Steamed fish showing salmon steak with vegetables. Top view
Steam your salmon and veggies at the same time for a quick, easy, healthful meal.

And yes, it is easy. As beautiful as those banquet platters are, you don’t need a whole fish. Fillets work just fine. Go ahead and capture the lovely moist texture and clean, pure flavors of steaming while skipping the unfamiliar-to-Americans fish head and spine. Steaming is ideal for any firm fish, including cod, haddock, sea bass and even the U.S. and U.K. favorite, salmon.

You also don’t need special equipment. Or a taste for puns.

Steaming Chinese style

To make the most classic Chinese banquet dish, marinate your favorite fish in soy sauce, scallions, fresh ginger cut into matchsticks, and rice wine for at least a half hour. Those are essential. Optional extras include fresh sliced garlic, sliced dried chili, or sesame oil.

In China, cooks use traditional bamboo steamers for cooking with water bubbling under the fish or meat, Some recipes also involve wrapping the fish in leaves. However, any pot with a steamer insert could work.

Depending on the thickness of the fish, you might need eight to 15 minutes – no more or you’ll get a rubbery texture. The final step is to pour over a sauce, made with the marinade ingredients, plus a little sugar and without the wine. Tradition requires a sprinkle of fresh scallion greens on top.

Steamed fish showing metal steamer basket.
The classic metal steamer basket costs under $10, and it’s all you need to cook a memorable meal.

For variety and super-nutrition, courtesy of Hawaiian chef Chris Kajioca, consider this recipe for steamed black cod (aka sablefish) wrapped in kale leaves and served with sweet potato, two vegetables that are especially good for us. Look here for more on the magic of black cod.

Steamed fish can be served warm, at room temperature, or cold from the refrigerator. It’s a flavorful aromatic dish that will satisfy cravings for the fresh, salty taste of the sea.

How to steam fish without a steamer

No equipment? Have no fear. New York chef Connie Chung has a variation easy enough for weeknights: skip the marinade, and instead cut the fish into one inch cubes and perform a quick brine, letting the cubes sit in sea salt or kosher salt for at least 10 minutes. This helps ensure tenderness. Then you can cook the cubes directly in the sauce, in an ordinary pot, for no more than 12 minutes.
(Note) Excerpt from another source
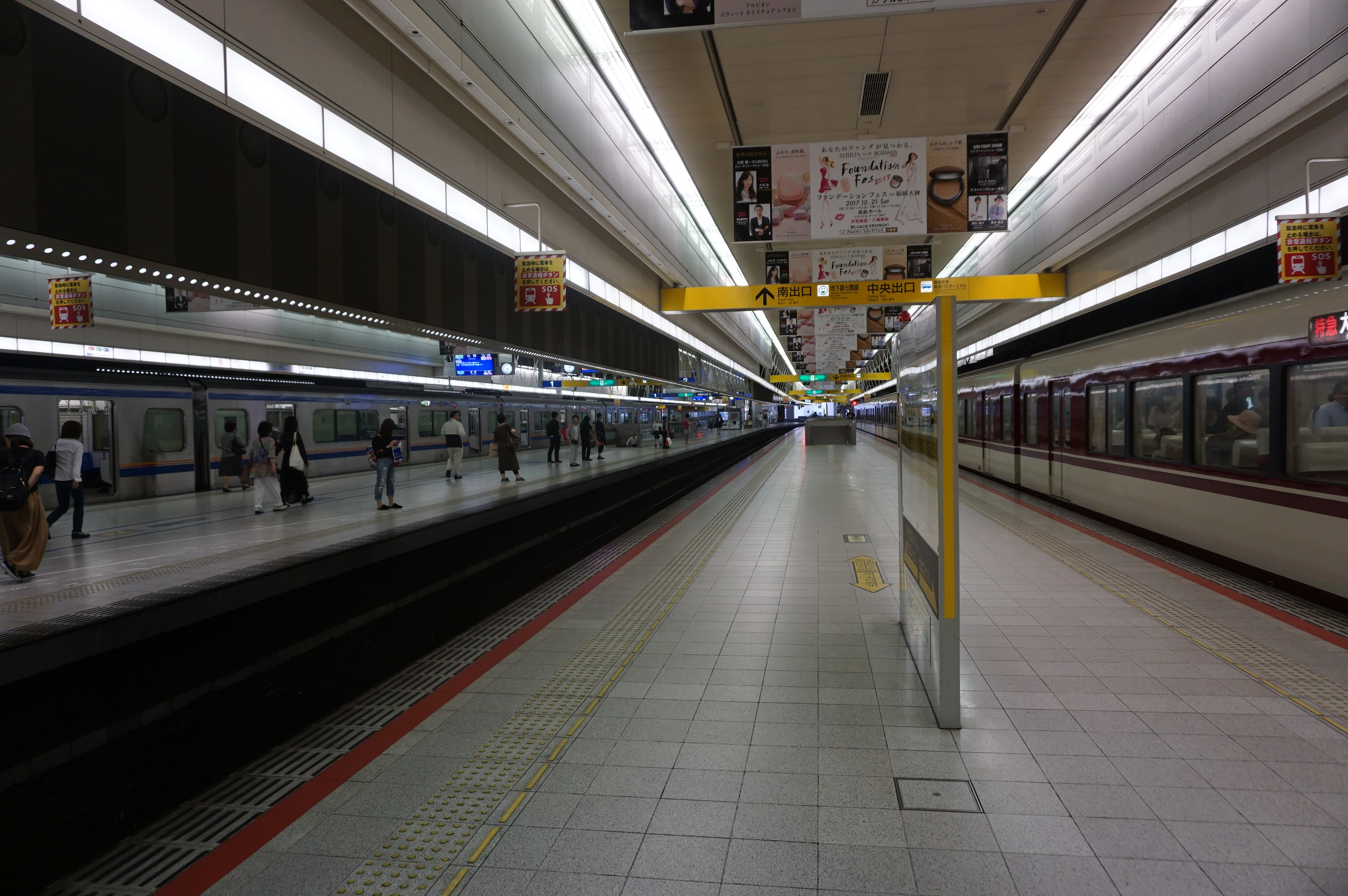 天神大牟田線のホーム

For a one-pot dish with veggies, try this version with mushrooms and Napa cabbage, which also doesn’t require a steamer basket. The cabbage leaves act as an edible steamer basket, protecting the fish from the pot’s boiling liquid.

How to steam shellfish

Steaming is gentler than boiling, preserving flavor and nutrition. When you boil food, much of the good stuff leaches into the water—save that for a soup or stew in which the liquid is part of the meal. Steaming also requires less water, so you don’t have to wait as long while it heats up to the boil.
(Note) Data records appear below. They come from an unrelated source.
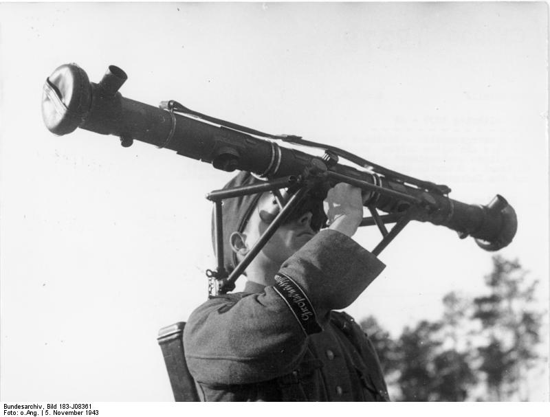 Zentralbild II. Weltkrieg 1939-45 Die Panzergrenadier - Division "Großdeutschland" wurde 1942 als eine mit allen Waffen umgerüstete Formation aus dem ehemaligen Wachregiment- Berlin, dem Infanterie-Lehr-Regiment-Döberitz, dem Infanterie-Regiment 92 (vollmot) und dem Infanterie-Regiment-Großdeutschland aufgestellt. U.B.z: Entfernungsmesser einer Vierlingsflak. 5.11.1943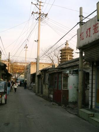 砖塔胡同 拍摄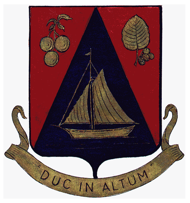 Armoiries de la famille St-Pierre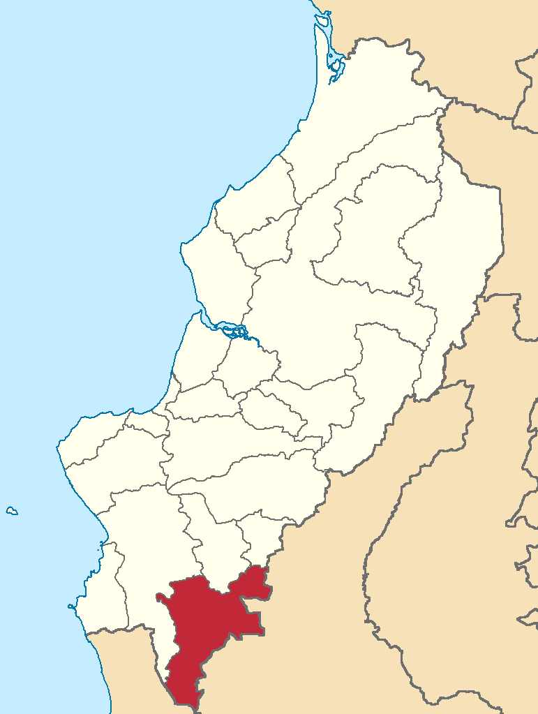 Mapa localizador del cantón en Manabí, Ecuador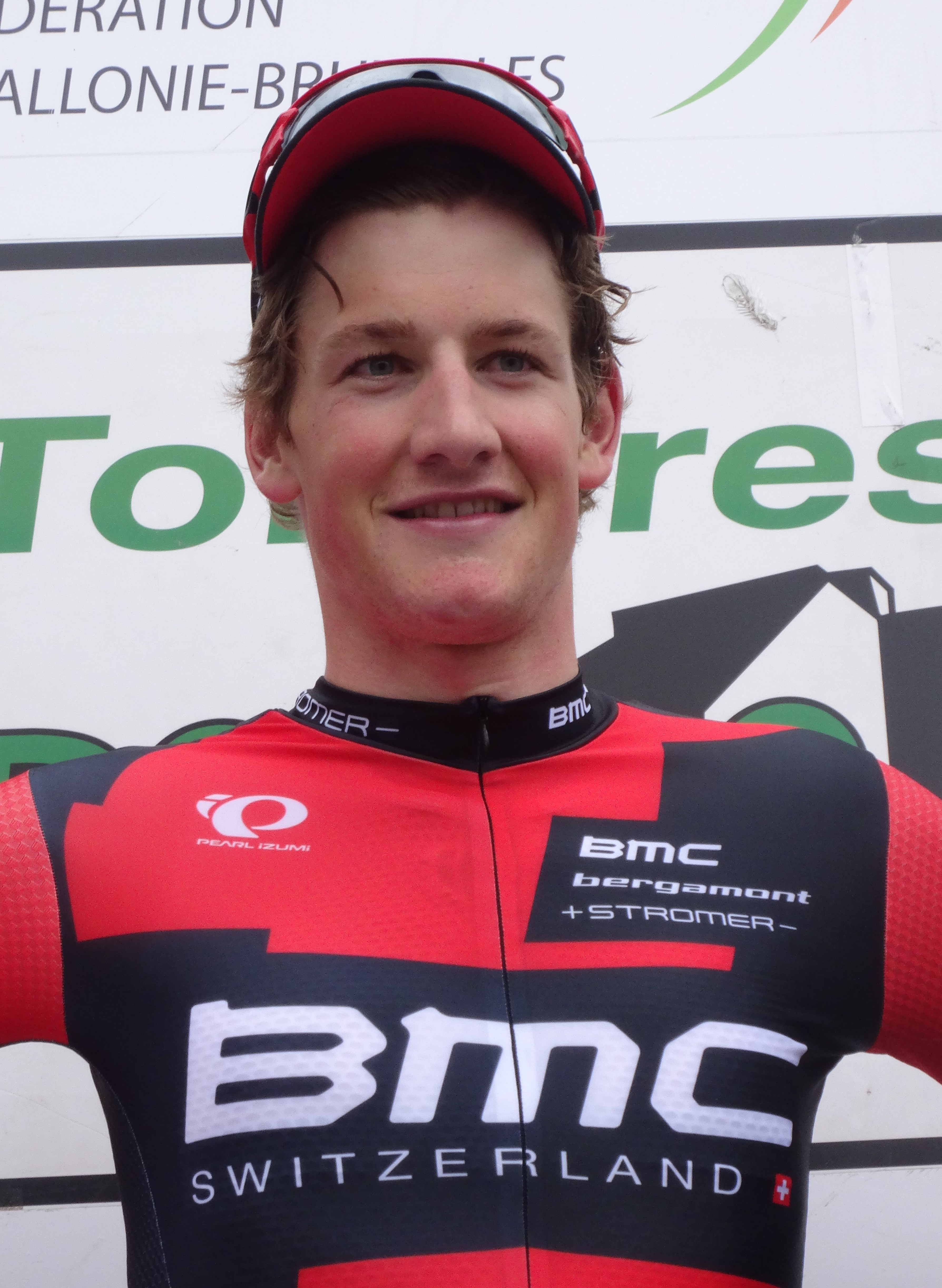 Reportage photographique réalisé le dimanche 22 juin à l'occasion du départ et de l'arrivée de la Flèche ardennaise 2014 à Herve, Belgique.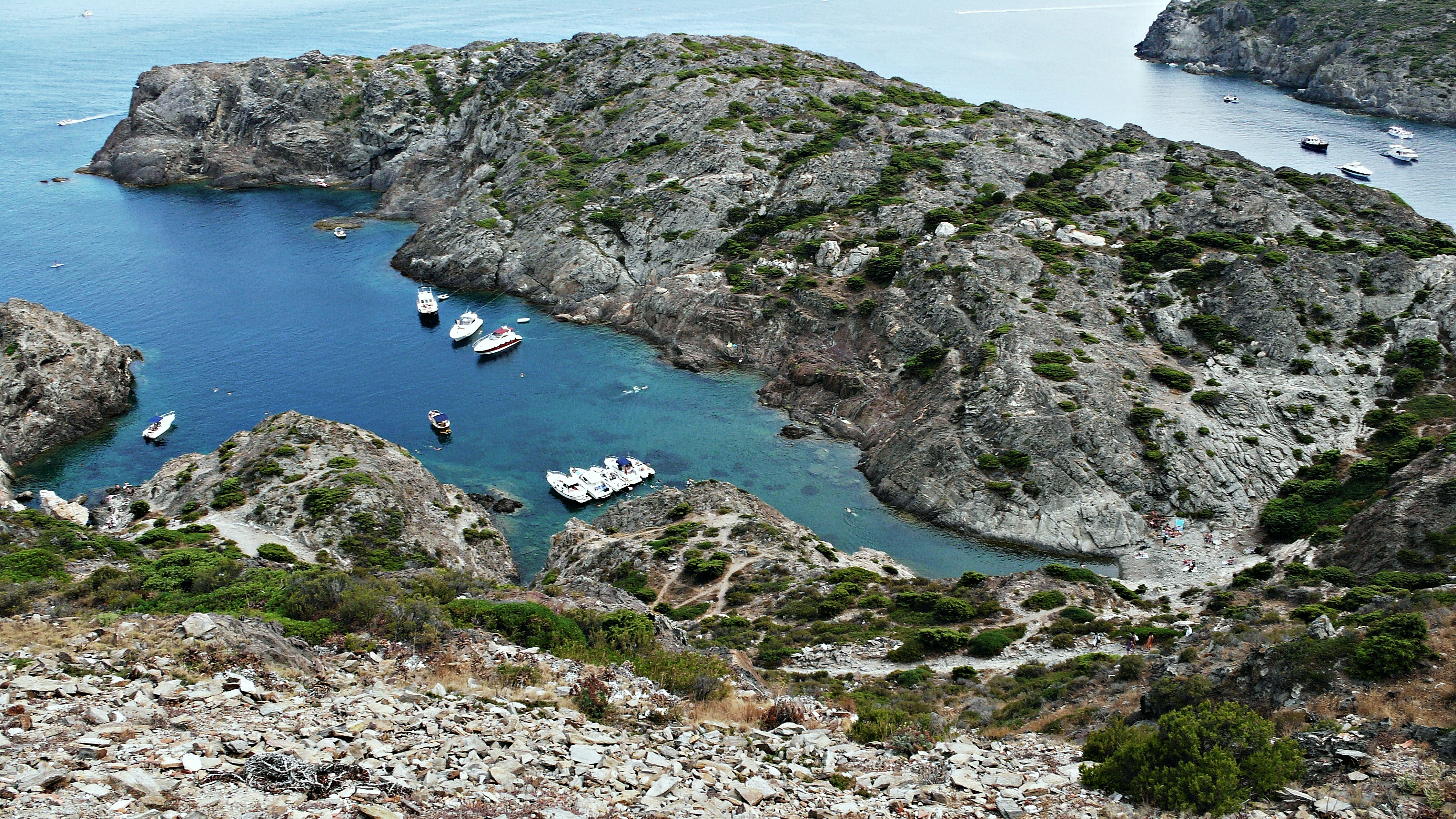 alt emporda-cataluña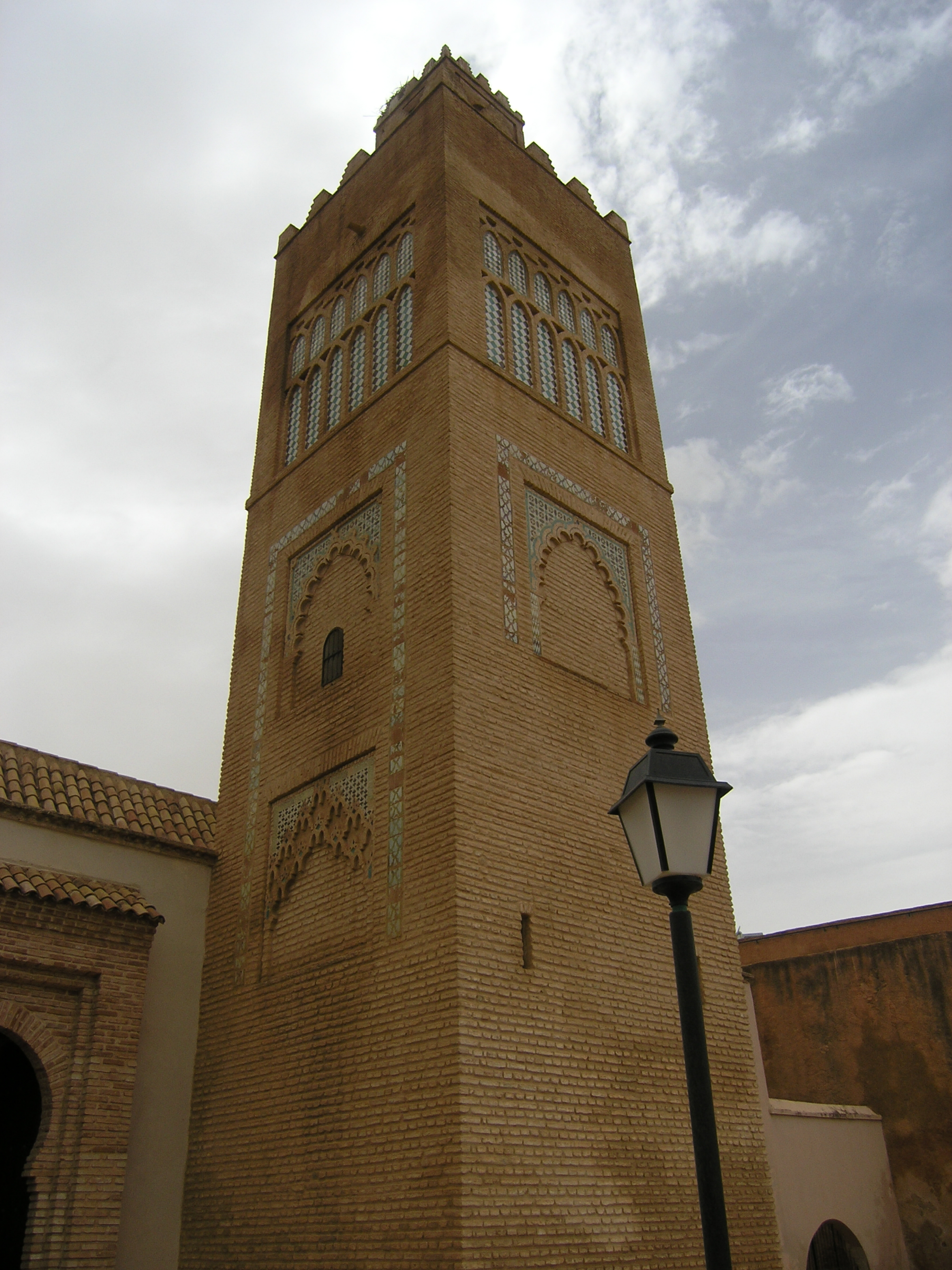 Mosquée du Mechouar

Steamed fish showing steamed clams in a basket.
Shellfish benefit from a steam bath; it’s the time-honored way to cook clams and mussels in their shells.

You can steam shrimp (many people add vinegar or beer to the water, along with seasoning), lobster, or really any shellfish. Steam scallops with any favorite vegetable and dress it with lemon, garlic or whatever you please. The classic “Old Bay” seasoning includes celery seed, paprika, mustard, salt, red pepper, and black pepper.
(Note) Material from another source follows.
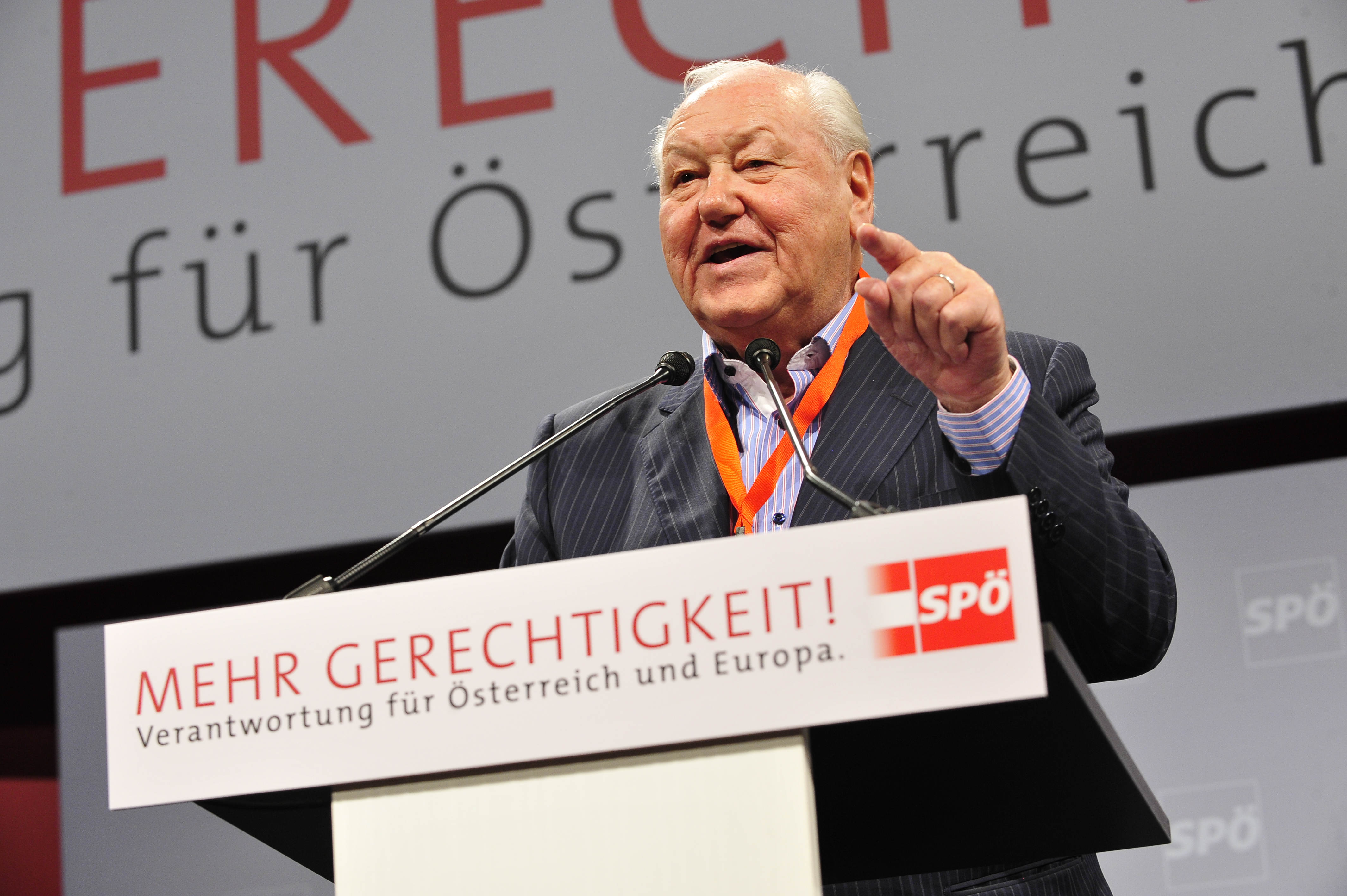 Karl Blecha am SPÖ-Bundesparteitag 2012. 13.10.2012 - VAZ St.Pölten

Despite the name, a traditional “Seafood Boil” is better if you put the seafood in steamer baskets. Remember, the faster the water heats, the sooner your hungry crowd eats!

So go ahead: steam. Because it involves less added fat, you might think of steamed fish as diet fare. But as our Cantonese friends make clear, steamed seafood is inherently elegant and delicious, and the gentle kiss of steam is likely to become one of your preferred seafood cooking methods.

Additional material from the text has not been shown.